Merek kendaraan penumpang yang berpartisipasi antara lain BAIC, BYD, Changan, Chery, Citroën, Daihatsu, GAC Aion, Geely, GWM, Honda, Hyundai, iCar, Jeep, Jetour, Kia, Leapmotor, Lepas, Mazda, Mitsubishi Motors, Omoda & Jaecoo, Polytron, Suzuki, Toyota, VinFast, Wuling, dan Xpeng.
Sementara itu, segmen kendaraan komersial diwakili Foton. Adapun merek sepeda motor yang hadir yakni Kupprum, Piaggio, Vespa, Aprilia, Moto Guzzi, Polytron, QJMotor, Royal Enfield, Scomadi, dan Triumph.
Abiyoso mengatakan GIIAS Surabaya 2026 juga menghadirkan 14 merek baru maupun merek yang kembali berpartisipasi setelah sebelumnya tidak mengikuti pameran.
“Varian brand-brand di GIIAS Surabaya ini merupakan varian brand yang terlengkap yang pernah ada di pameran GIIAS Surabaya,” katanya.
Selain pameran kendaraan, penyelenggara menyiapkan berbagai kegiatan untuk pengunjung, termasuk fasilitas uji kendaraan.
Sebanyak 56 unit kendaraan dari 26 merek disediakan untuk kegiatan test drive dengan rute sekitar 1,4 kilometer. Pengunjung juga dapat mencoba 12 unit sepeda motor dari 10 merek melalui fasilitas test ride.
Kegiatan lain yang disiapkan meliputi diecast show, GIIAS Mini RC, serta aktivitas komunitas otomotif.
Untuk tiket masuk, harga reguler daring ditetapkan Rp25 ribu pada hari kerja dan Rp40 ribu pada akhir pekan. Sementara program presale yang berlangsung 19-21 Agustus menawarkan tiket seharga Rp15 ribu untuk hari kerja dan Rp20 ribu pada akhir pekan.

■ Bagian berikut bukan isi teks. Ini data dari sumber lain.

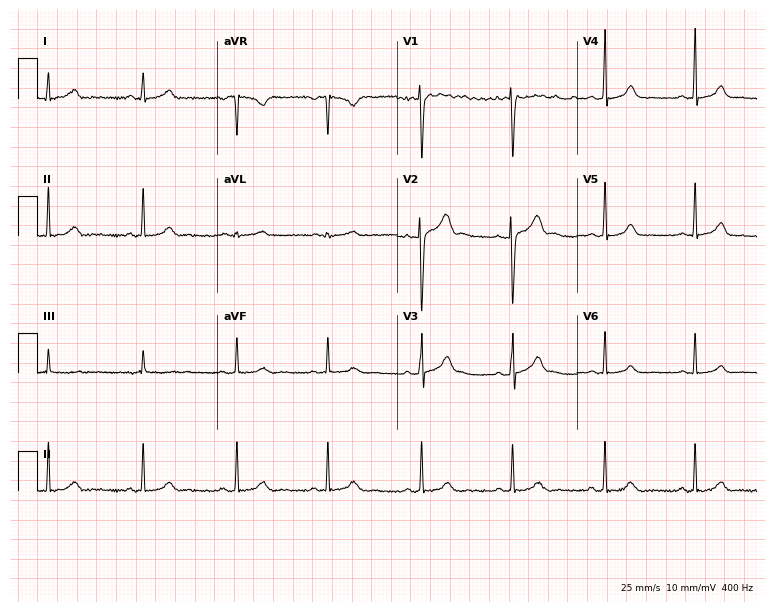
Resting 12-lead electrocardiogram (7.3-second recording at 400 Hz). Patient: a 27-year-old woman. None of these six findings is recorded: first-degree AV block, right bundle branch block, left bundle branch block, sinus bradycardia, atrial fibrillation, sinus tachycardia.
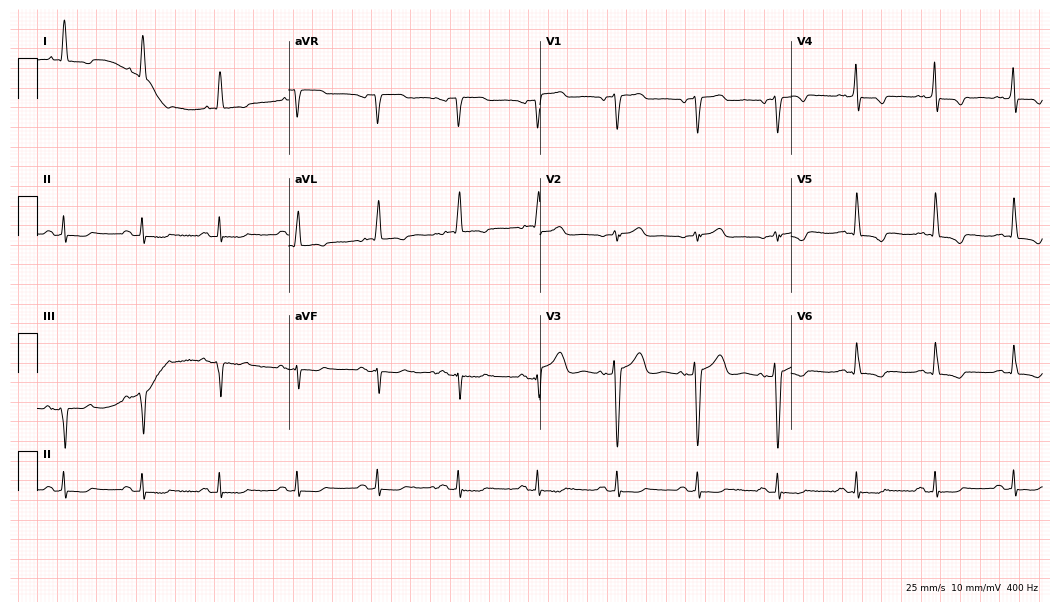
12-lead ECG from a female patient, 59 years old (10.2-second recording at 400 Hz). No first-degree AV block, right bundle branch block, left bundle branch block, sinus bradycardia, atrial fibrillation or sinus tachycardia recorded for this tracing. Only these six findings were labelled.
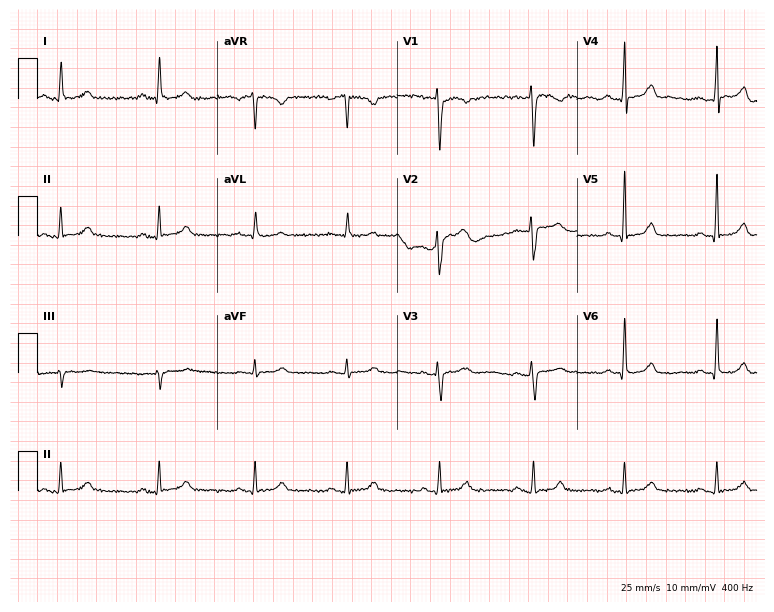
12-lead ECG from a 43-year-old female patient. Screened for six findings — first-degree AV block, right bundle branch block, left bundle branch block, sinus bradycardia, atrial fibrillation, sinus tachycardia — none is recorded.

“Tiket dapat dibeli melalui aplikasi Auto360 maupun secara langsung di lokasi pameran,” kata Abiyoso.
Pada kesempatan yang sama, EVP Corporate Communication & Strategic Management/ESR Astra Credit Companies (ACC) Riadi Prasodjo mengatakan ACC dan Toyota Astra Finance (TAF) kembali menjadi Platinum Financial Partner dalam GIIAS Surabaya 2026.
Menurut Riadi, kehadiran ACC dan TAF menjadi bagian dari upaya mendekatkan solusi pembiayaan kepada masyarakat yang ingin membeli kendaraan selama pameran.
“Bisnis unit yang ada di Astra Financial yang fokus utamanya memang pembiayaan untuk otomotif adalah ACC dan TAF,” ujarnya.
Ia mengatakan dukungan terhadap GIIAS Surabaya merupakan bagian dari komitmen Astra Financial dalam mendorong pertumbuhan industri otomotif nasional.
Pada penyelenggaraan GIIAS Tangerang sebelumnya, ACC dan TAF mencatat nilai transaksi pembiayaan sekitar Rp2,4 triliun. Capaian tersebut diharapkan dapat berlanjut pada rangkaian GIIAS di Surabaya.
Riadi menilai Jawa Timur menjadi salah satu wilayah penting dalam ekosistem otomotif nasional karena memiliki potensi pasar yang besar.
“Surabaya atau Jawa Timur ini area yang merupakan salah satu ekosistem industri otomotif yang cukup penting karena memiliki potensi pasar yang sangat baik untuk mendukung pertumbuhan industri otomotif nasional,” pungkasnya.